Khamenei’s commitment to Iran’s revolutionary principles is driven by his own desire for self-preservation. Like many dictatorships, the Islamic Republic faces a reform dilemma: it must open up and adapt to survive, but doing so could destroy it. In contrast to more pragmatic Iranian revolutionaries, such as the former presidents Akbar Hashemi Rafsanjani and Hassan Rouhani, who favored a Chinese-style economic opening and rapprochement with the United States, Khamenei long ago concluded that abandoning the revolution’s principles—including its opposition to the United States and Israel—would be like taking a sledgehammer to the pillars of a building. The collapse of the Soviet Union, which Khamenei believes was hastened by Mikhail Gorbachev’s glasnost reforms, further convinced him of the wisdom of Alexis de Tocqueville’s warning that “the most perilous moment for a bad government is one when it seeks to mend its ways.”
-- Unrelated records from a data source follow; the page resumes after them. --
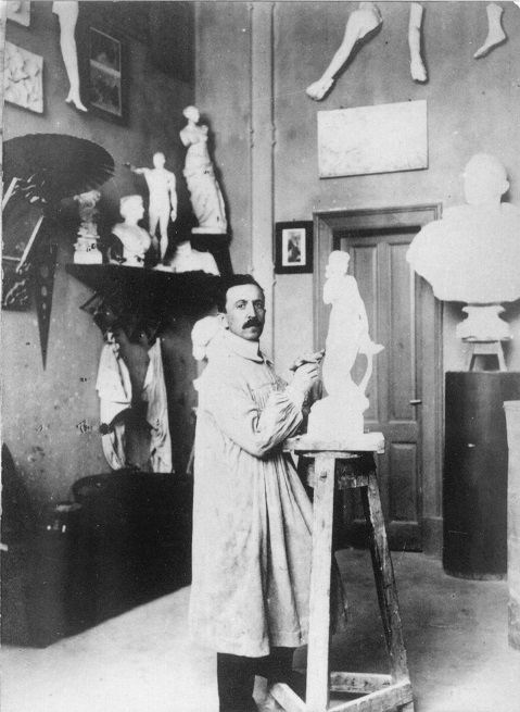 Giovanni Scarabelli nel suo studio di Rosario, Argentina.
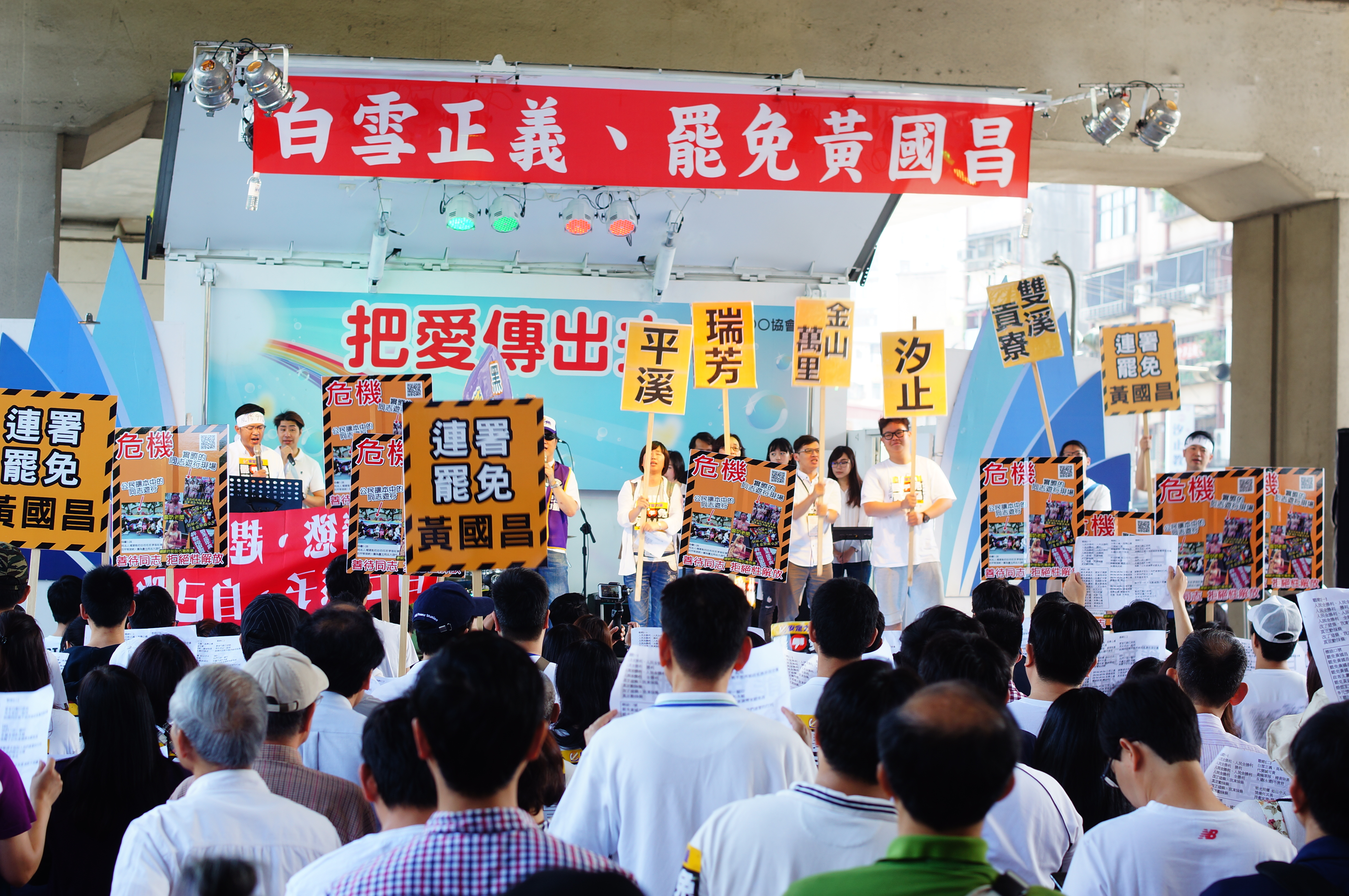 安定力量聯盟於臺灣鐵路管理局汐止車站信義路廣場舉辦罷免黃國昌造勢活動。
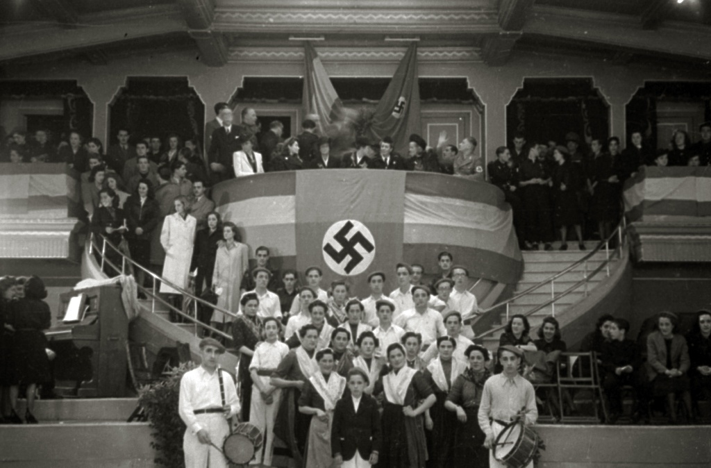 Título original: Acto de la Falange celebrado en un salón de La Perla del Océano (1/3) Localización: San Sebastián (Guipúzcoa)
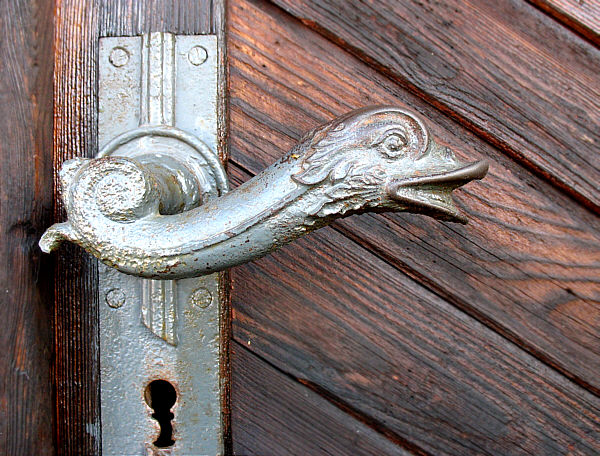 Dorfkirche Pinnow: Türklinke der Eingangstür

Although ending their four-decade cold war would serve the interests of both Iran and the United States, Washington will not be able to reach a peaceful accommodation with an Iranian regime whose identity is premised on opposing the United States and whose leader believes that softening this opposition could cost him everything. Nor are there any quick fixes—whether in the form of greater U.S. engagement or more pressure—that can swiftly change the nature of the U.S.-Iranian relationship or the Iranian regime. For this reason, the United States must deal with Iran like any adversary: communicate to avoid conflict, cooperate when possible, confront when necessary, and contain with partners.
IDEOLOGY BEFORE NATION
Like many old civilizations that have experienced great triumphs and great humiliations, Iran is both self-assured and deeply insecure. The ancient Persian Empire was arguably the world’s first superpower. But for centuries before 1979, foreign powers usurped Iran’s territory and violated its sovereignty. Between 1813 and 1828, imperial Russia forcefully seized vast territories in the Caucasus from Persia under the Qajar dynasty. In 1946, Soviet forces occupied and sought to annex Iran’s northwestern province of Azerbaijan, only to be expelled thanks to the efforts of U.S. President Harry Truman. Seven years later, in 1953, the United Kingdom and the United States orchestrated a coup that deposed Iranian Prime Minister Mohammad Mosaddeq.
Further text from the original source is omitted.